RICHARD HERSHBERGER is a paralegal in Maryland. He has written numerous articles on early baseball, concentrating on its origins and its organizational history. He is a member of the SABR Nineteenth Century and Origins committees. Reach him at email@example.com.
1 The rule is variously called the dropped, missed, or uncaught third strike rule. “Uncaught” is the most accurate of the three, but the least euphonious and by far the rarest.

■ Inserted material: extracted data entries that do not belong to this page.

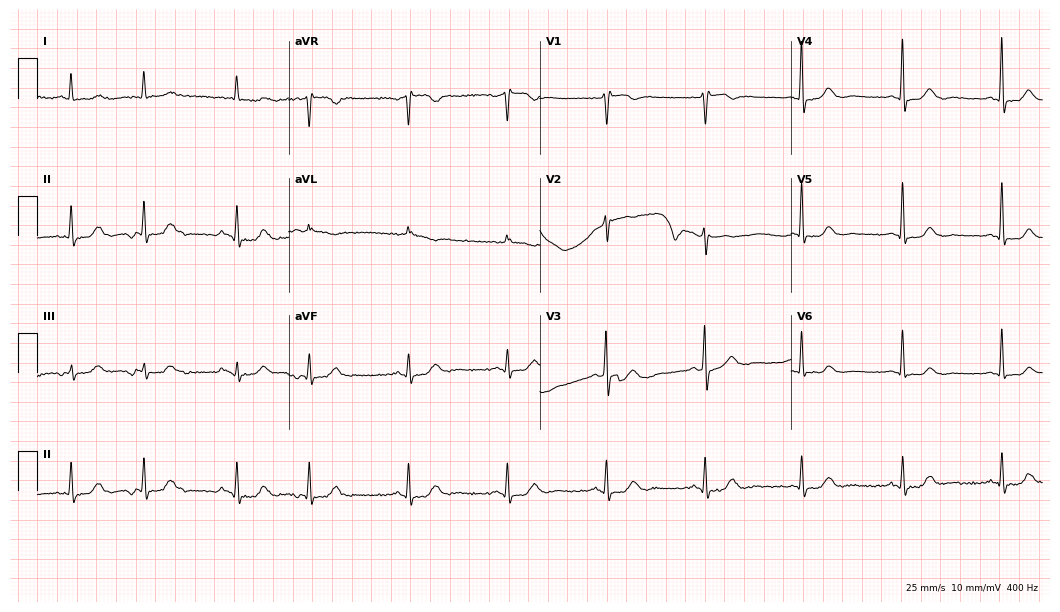
Standard 12-lead ECG recorded from a 79-year-old man (10.2-second recording at 400 Hz). None of these six findings is recorded: first-degree AV block, right bundle branch block, left bundle branch block, sinus bradycardia, atrial fibrillation, sinus tachycardia. Findings outside these six are not listed.
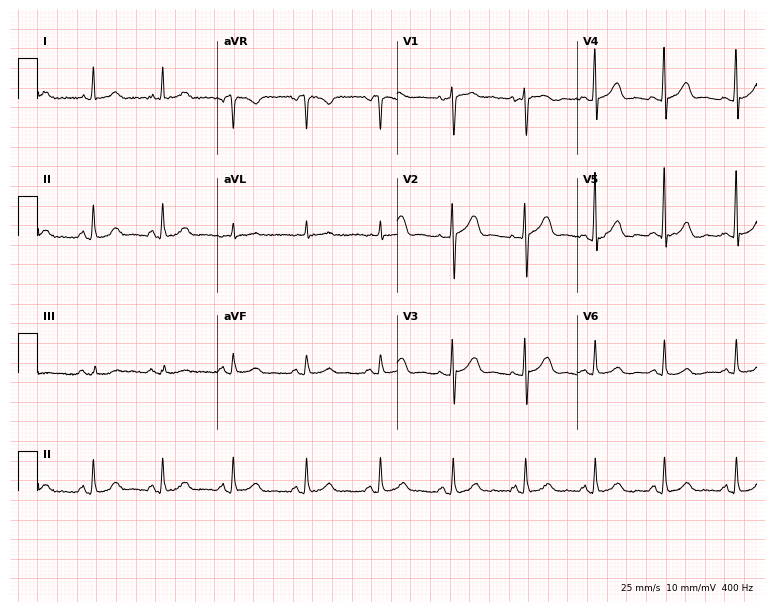
12-lead ECG from a 51-year-old female patient (7.3-second recording at 400 Hz). Recorded interpretation: within normal limits.
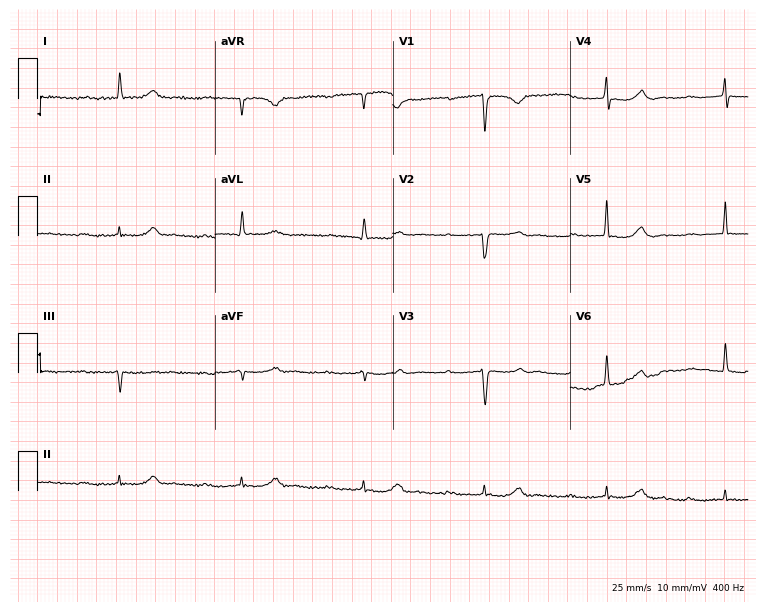
ECG (7.2-second recording at 400 Hz) — an 81-year-old female patient. Findings include first-degree AV block.
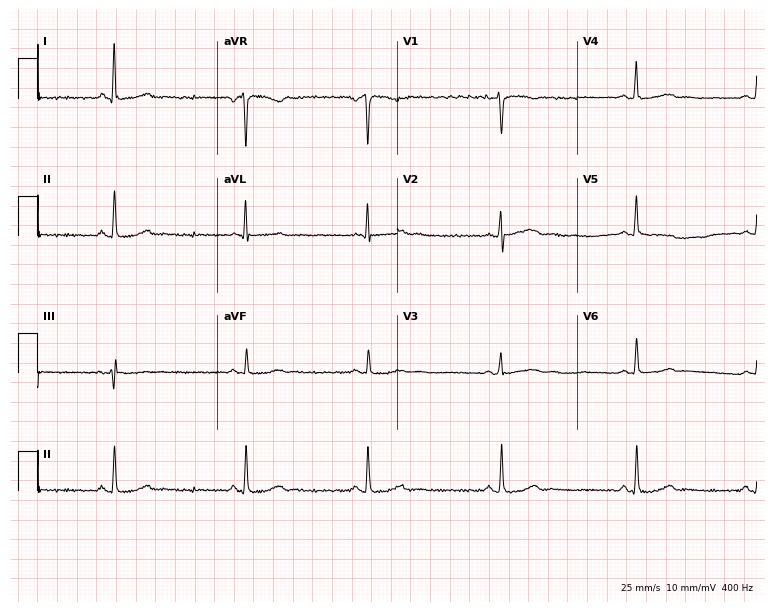
Electrocardiogram, a 41-year-old woman. Interpretation includes sinus bradycardia (a sinus rate of 50 beats per minute or less).
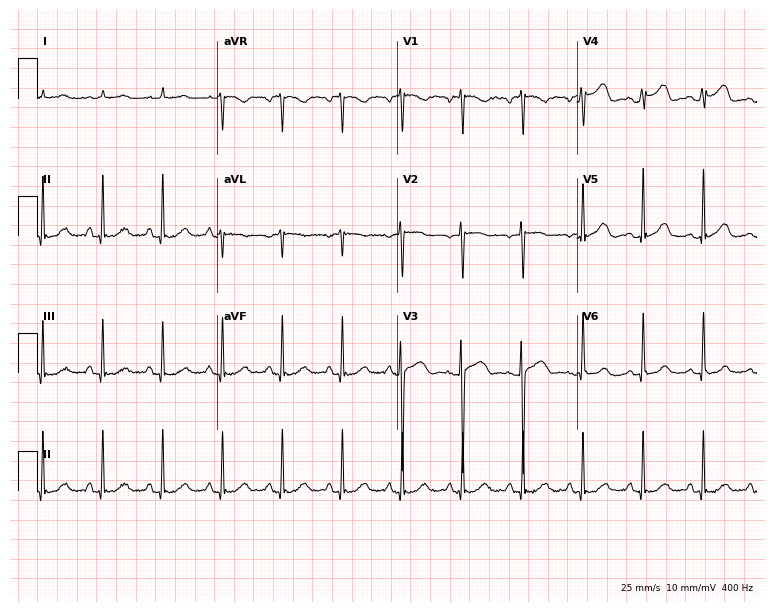
Resting 12-lead electrocardiogram (7.3-second recording at 400 Hz). Patient: a 62-year-old female. None of these six findings is recorded: first-degree AV block, right bundle branch block, left bundle branch block, sinus bradycardia, atrial fibrillation, sinus tachycardia. Findings outside these six are not listed.
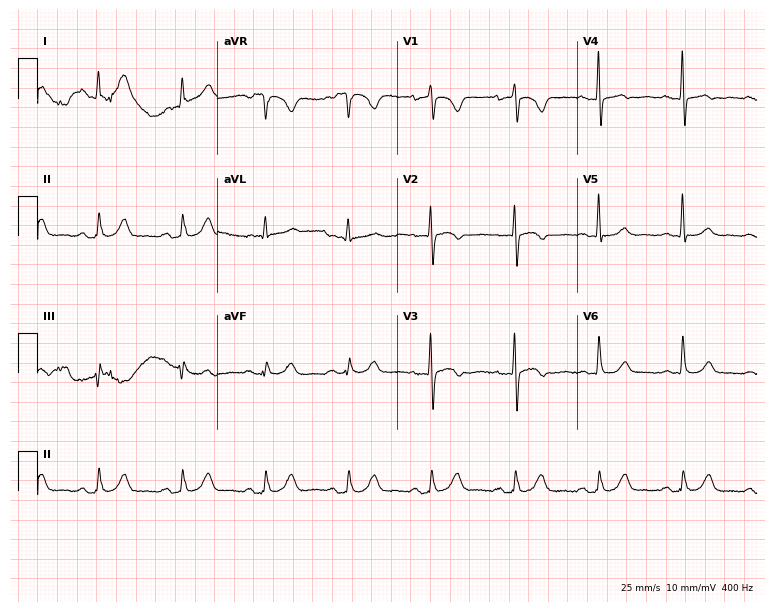
12-lead ECG from a female, 77 years old (7.3-second recording at 400 Hz). No first-degree AV block, right bundle branch block, left bundle branch block, sinus bradycardia, atrial fibrillation or sinus tachycardia recorded for this tracing.
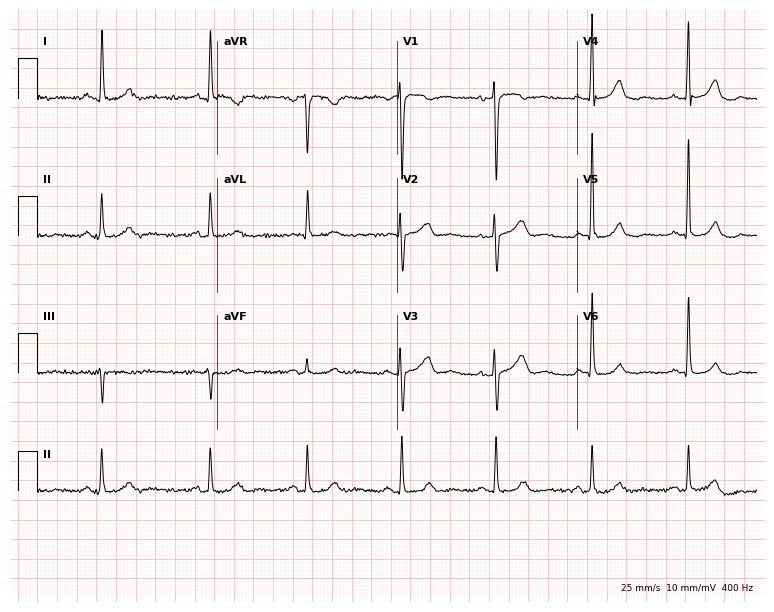
12-lead ECG (7.3-second recording at 400 Hz) from a 67-year-old woman. Labelled as a normal ECG.
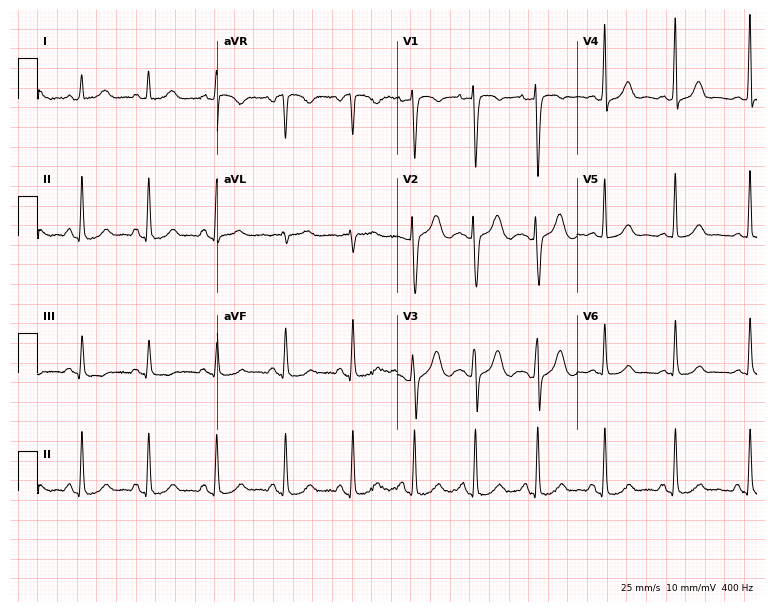
Electrocardiogram (7.3-second recording at 400 Hz), a female patient, 39 years old. Of the six screened findings (first-degree AV block, right bundle branch block (RBBB), left bundle branch block (LBBB), sinus bradycardia, atrial fibrillation (AF), sinus tachycardia), none is recorded. Other findings, if any, are not listed.
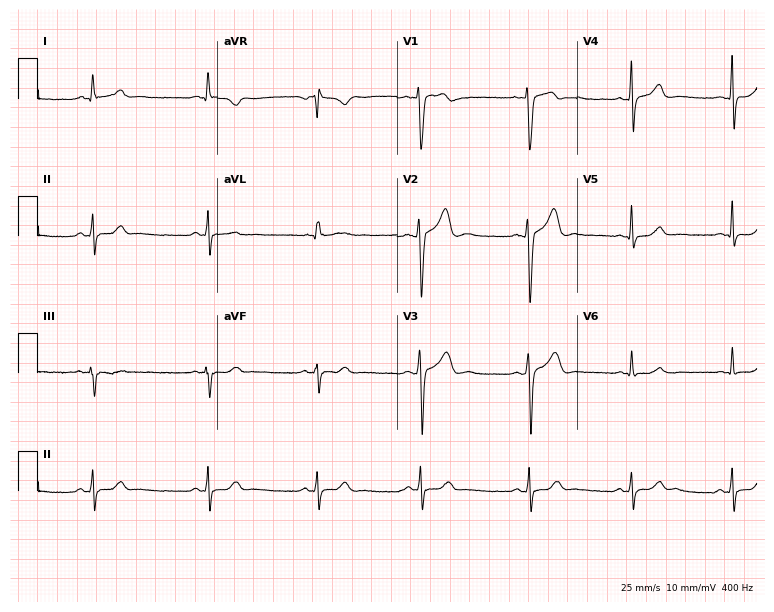
12-lead ECG (7.3-second recording at 400 Hz) from a 19-year-old male patient. Labelled as a normal ECG.
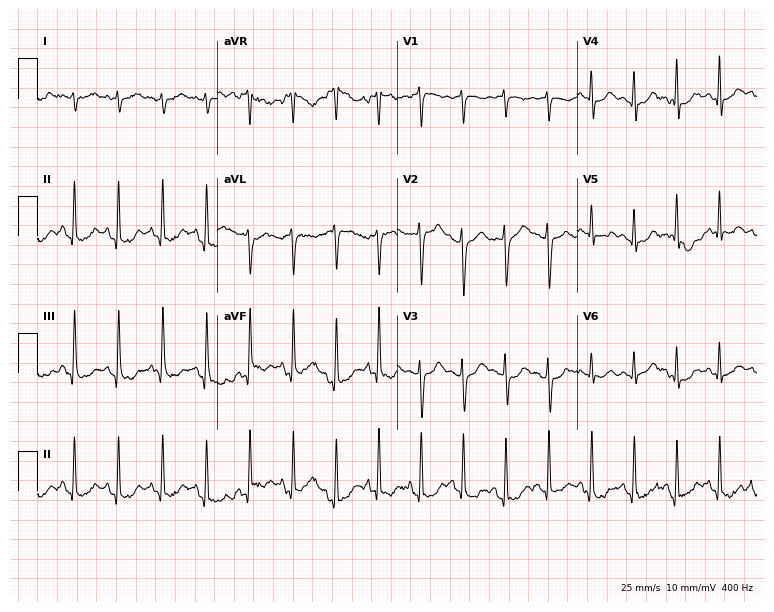
Standard 12-lead ECG recorded from a female, 27 years old. The tracing shows sinus tachycardia (a sinus rate of 100 beats per minute or more).
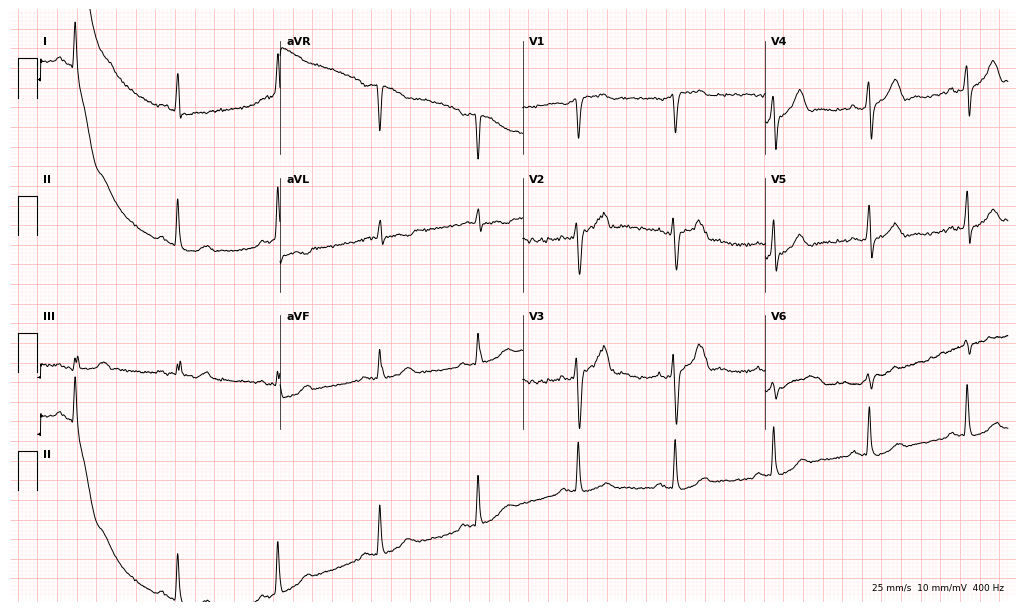
12-lead ECG from a 69-year-old male patient. No first-degree AV block, right bundle branch block (RBBB), left bundle branch block (LBBB), sinus bradycardia, atrial fibrillation (AF) or sinus tachycardia recorded for this tracing. Only these six findings were labelled.
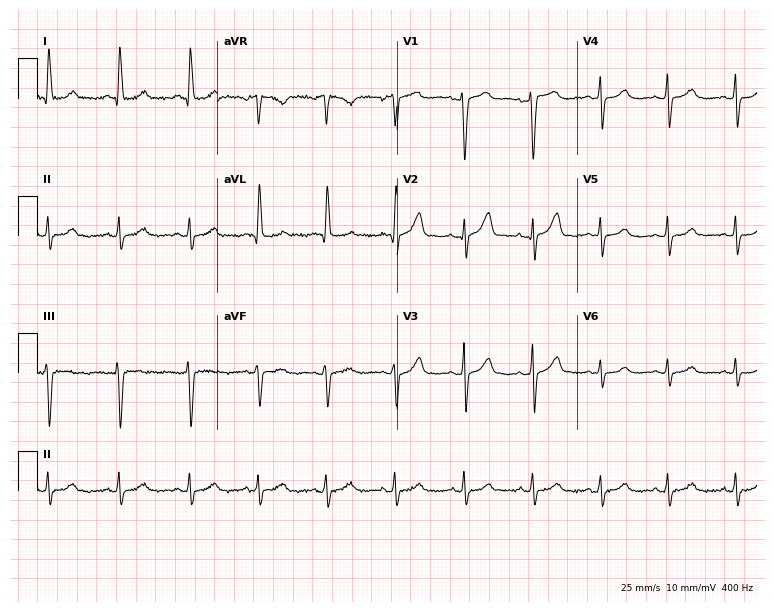
Electrocardiogram (7.3-second recording at 400 Hz), a 51-year-old female. Overall reading on record: normal ECG.

Google n-grams shows that “dropped third strike” is by far the most common, and so is used throughout this article.
2 This discussion is based on the translation by Mary Akitiff, published in David Block, Baseball Before We Knew It, University of Nebraska Press, Lincoln, 2005, 275-279.
3 New York Clipper March 25, 1865. Henry Chadwick was at this time both the baseball editor of the Clipper and a member of the National Association’s rules committee, and so his opinions, if not quite authoritative, were at the least those of an informed insider.
4 New York Clipper June 17, 1865.
5 New York Clipper September 26, 1868.
6 Philadelphia Sunday Dispatch August 10, 1873
7 See for example New York Sunday Mercury November 12, 1876, with a discussion of proposed rules changes to abolish fair-foul hits, i.e. hits that initially land fair then go foul. At that time such hits were considered fair. The proposal was to adopt the modern rule, and to abolish the foul bound out in compensation to maintain the balance between offense and defense.
8 Marty Appel, “Day Munson Taught Yankees’ P.R. a Lesson,” Baseball Research Journal 1984.